→ TASK PROMPT
In the entries below, find the line containing "Vue de Lyon, tirée" and the line containing "Arhitekt Ado Eigi". Copy those two lines and everything between them exactly, and only that.

= = = =

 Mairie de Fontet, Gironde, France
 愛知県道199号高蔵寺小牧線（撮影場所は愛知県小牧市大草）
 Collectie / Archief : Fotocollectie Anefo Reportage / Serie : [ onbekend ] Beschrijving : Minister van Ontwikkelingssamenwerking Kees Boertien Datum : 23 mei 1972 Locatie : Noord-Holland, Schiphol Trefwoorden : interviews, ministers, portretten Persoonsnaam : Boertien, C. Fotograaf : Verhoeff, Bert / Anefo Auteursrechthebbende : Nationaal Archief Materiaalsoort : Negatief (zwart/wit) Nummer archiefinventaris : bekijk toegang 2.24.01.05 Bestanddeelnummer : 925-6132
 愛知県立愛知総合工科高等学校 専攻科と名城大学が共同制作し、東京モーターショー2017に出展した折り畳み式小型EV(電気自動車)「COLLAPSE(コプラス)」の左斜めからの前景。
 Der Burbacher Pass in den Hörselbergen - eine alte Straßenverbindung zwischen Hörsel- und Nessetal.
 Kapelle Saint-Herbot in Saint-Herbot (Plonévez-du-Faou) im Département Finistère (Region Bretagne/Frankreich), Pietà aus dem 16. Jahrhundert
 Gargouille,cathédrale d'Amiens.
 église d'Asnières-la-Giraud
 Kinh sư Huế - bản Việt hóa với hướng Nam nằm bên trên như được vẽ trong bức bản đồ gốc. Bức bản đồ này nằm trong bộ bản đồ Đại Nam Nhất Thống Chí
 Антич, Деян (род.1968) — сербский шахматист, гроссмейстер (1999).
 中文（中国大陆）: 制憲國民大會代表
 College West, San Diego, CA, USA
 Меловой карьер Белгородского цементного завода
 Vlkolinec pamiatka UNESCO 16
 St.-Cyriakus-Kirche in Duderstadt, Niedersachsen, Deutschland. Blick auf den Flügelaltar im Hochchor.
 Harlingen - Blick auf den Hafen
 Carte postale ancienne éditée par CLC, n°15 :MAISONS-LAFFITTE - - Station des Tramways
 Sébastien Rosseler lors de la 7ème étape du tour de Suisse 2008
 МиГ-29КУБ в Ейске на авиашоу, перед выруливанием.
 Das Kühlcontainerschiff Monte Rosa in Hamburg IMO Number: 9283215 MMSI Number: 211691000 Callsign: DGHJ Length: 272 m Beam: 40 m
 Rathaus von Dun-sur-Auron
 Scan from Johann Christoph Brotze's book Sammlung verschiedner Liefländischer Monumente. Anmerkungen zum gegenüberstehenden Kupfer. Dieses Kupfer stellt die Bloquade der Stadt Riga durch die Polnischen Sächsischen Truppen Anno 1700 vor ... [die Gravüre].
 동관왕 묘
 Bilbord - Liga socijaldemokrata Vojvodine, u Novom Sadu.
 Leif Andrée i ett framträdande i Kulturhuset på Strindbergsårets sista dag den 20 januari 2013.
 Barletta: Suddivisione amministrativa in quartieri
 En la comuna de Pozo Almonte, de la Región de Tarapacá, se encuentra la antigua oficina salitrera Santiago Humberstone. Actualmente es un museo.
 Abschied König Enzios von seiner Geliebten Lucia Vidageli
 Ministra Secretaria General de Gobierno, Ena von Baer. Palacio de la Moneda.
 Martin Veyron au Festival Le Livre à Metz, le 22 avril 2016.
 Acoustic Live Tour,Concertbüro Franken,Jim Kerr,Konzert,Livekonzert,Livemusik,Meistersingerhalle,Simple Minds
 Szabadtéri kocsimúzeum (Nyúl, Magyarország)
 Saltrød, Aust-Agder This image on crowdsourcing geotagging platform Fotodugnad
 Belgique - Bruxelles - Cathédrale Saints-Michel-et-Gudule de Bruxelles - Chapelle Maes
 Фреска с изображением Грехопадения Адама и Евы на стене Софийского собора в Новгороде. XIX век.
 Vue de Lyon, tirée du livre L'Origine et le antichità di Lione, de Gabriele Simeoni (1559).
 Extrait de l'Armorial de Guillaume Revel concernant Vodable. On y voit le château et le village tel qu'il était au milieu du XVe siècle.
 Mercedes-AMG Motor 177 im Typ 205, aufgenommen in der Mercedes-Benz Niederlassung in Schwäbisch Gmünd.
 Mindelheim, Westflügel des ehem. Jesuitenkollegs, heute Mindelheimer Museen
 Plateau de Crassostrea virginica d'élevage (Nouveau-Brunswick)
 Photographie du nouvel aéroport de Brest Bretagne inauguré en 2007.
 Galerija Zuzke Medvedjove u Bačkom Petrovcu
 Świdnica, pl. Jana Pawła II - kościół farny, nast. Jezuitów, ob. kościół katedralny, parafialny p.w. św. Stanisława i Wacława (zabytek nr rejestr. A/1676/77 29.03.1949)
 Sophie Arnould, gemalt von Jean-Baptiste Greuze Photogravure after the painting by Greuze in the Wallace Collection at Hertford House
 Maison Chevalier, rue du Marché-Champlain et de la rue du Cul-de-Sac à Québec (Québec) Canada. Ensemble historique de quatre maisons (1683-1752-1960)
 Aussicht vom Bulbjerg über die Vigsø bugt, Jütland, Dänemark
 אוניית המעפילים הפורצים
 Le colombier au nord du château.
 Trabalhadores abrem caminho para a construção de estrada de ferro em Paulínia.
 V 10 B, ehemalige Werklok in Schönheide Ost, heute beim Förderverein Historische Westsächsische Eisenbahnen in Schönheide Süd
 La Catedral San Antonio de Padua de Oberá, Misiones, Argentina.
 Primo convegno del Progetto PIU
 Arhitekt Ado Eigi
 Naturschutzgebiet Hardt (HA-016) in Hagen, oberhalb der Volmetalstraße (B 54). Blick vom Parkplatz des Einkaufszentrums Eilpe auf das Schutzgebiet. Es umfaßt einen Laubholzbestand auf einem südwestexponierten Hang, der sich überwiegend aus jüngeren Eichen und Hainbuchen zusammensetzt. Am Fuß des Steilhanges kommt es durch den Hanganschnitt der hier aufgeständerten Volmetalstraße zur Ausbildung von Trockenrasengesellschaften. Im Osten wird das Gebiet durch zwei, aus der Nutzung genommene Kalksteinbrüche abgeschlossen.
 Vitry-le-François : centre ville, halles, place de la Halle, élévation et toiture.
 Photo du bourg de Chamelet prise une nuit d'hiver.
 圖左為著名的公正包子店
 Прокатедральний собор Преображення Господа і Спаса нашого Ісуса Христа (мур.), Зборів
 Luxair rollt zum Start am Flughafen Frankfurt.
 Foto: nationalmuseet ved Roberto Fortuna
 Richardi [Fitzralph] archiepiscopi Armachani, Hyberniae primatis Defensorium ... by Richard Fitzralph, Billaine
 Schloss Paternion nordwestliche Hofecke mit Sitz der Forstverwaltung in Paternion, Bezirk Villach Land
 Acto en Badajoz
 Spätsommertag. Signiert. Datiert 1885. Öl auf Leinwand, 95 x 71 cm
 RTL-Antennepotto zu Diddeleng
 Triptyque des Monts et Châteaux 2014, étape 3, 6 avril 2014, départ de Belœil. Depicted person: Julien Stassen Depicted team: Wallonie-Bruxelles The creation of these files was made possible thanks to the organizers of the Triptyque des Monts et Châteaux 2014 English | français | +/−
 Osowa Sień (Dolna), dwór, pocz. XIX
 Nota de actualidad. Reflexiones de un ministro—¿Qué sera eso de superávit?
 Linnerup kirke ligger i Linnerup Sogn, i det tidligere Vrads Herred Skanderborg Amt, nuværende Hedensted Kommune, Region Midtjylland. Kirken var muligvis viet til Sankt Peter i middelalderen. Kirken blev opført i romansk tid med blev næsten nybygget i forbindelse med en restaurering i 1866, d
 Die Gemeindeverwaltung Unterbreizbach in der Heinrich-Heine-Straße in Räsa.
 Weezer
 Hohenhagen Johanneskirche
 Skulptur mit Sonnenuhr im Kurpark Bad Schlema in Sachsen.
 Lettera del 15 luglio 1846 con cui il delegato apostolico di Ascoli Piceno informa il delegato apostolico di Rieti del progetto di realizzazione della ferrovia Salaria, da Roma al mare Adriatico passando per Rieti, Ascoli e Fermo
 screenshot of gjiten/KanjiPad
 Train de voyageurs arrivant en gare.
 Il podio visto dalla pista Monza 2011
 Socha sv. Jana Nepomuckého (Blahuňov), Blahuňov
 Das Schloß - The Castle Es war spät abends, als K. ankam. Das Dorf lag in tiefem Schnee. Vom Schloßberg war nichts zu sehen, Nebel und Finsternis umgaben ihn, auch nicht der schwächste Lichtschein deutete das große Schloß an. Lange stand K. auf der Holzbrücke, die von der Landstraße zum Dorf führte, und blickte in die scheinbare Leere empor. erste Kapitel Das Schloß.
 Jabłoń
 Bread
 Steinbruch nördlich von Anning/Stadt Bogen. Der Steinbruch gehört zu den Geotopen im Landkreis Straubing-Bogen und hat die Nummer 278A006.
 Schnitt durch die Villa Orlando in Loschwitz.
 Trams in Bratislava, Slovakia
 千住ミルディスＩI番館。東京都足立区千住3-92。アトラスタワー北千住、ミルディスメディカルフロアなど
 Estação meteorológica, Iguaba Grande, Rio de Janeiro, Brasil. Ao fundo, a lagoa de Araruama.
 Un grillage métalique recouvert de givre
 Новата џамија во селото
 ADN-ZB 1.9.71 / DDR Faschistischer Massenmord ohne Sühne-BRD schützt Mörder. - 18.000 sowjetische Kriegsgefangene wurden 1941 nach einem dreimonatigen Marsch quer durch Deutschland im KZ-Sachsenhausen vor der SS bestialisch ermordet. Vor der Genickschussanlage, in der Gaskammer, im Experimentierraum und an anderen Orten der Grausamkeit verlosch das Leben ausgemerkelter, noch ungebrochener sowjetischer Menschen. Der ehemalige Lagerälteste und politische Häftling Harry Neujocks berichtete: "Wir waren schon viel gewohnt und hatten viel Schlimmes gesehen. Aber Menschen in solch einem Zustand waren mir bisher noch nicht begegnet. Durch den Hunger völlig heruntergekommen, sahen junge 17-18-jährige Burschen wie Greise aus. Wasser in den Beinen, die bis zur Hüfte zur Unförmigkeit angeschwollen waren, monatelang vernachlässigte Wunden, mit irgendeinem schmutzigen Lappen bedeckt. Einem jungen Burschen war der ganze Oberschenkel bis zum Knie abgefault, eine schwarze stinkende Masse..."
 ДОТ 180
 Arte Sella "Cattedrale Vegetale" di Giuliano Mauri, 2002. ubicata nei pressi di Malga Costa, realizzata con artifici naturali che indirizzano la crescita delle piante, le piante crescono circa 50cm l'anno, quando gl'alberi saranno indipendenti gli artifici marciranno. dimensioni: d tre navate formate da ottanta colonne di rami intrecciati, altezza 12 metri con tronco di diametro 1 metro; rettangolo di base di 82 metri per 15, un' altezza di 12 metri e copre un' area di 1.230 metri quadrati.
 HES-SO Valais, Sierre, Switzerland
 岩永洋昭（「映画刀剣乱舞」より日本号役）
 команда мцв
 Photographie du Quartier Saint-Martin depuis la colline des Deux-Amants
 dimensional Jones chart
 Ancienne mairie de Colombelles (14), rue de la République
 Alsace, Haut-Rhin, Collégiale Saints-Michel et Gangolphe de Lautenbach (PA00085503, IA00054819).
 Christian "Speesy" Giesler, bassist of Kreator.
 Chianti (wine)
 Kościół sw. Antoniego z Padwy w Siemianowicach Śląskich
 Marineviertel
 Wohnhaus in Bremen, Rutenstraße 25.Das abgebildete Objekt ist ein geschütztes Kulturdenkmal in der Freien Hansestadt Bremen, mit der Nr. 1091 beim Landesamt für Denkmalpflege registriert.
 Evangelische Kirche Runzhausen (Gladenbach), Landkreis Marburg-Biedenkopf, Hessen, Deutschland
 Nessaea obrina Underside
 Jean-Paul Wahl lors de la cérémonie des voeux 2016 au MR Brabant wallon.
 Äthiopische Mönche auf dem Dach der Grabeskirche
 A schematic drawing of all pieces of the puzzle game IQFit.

= = = =

→ ANSWER SPACE
 Vue de Lyon, tirée du livre L'Origine et le antichità di Lione, de Gabriele Simeoni (1559).
 Extrait de l'Armorial de Guillaume Revel concernant Vodable. On y voit le château et le village tel qu'il était au milieu du XVe siècle.
 Mercedes-AMG Motor 177 im Typ 205, aufgenommen in der Mercedes-Benz Niederlassung in Schwäbisch Gmünd.
 Mindelheim, Westflügel des ehem. Jesuitenkollegs, heute Mindelheimer Museen
 Plateau de Crassostrea virginica d'élevage (Nouveau-Brunswick)
 Photographie du nouvel aéroport de Brest Bretagne inauguré en 2007.
 Galerija Zuzke Medvedjove u Bačkom Petrovcu
 Świdnica, pl. Jana Pawła II - kościół farny, nast. Jezuitów, ob. kościół katedralny, parafialny p.w. św. Stanisława i Wacława (zabytek nr rejestr. A/1676/77 29.03.1949)
 Sophie Arnould, gemalt von Jean-Baptiste Greuze Photogravure after the painting by Greuze in the Wallace Collection at Hertford House
 Maison Chevalier, rue du Marché-Champlain et de la rue du Cul-de-Sac à Québec (Québec) Canada. Ensemble historique de quatre maisons (1683-1752-1960)
 Aussicht vom Bulbjerg über die Vigsø bugt, Jütland, Dänemark
 אוניית המעפילים הפורצים
 Le colombier au nord du château.
 Trabalhadores abrem caminho para a construção de estrada de ferro em Paulínia.
 V 10 B, ehemalige Werklok in Schönheide Ost, heute beim Förderverein Historische Westsächsische Eisenbahnen in Schönheide Süd
 La Catedral San Antonio de Padua de Oberá, Misiones, Argentina.
 Primo convegno del Progetto PIU
 Arhitekt Ado Eigi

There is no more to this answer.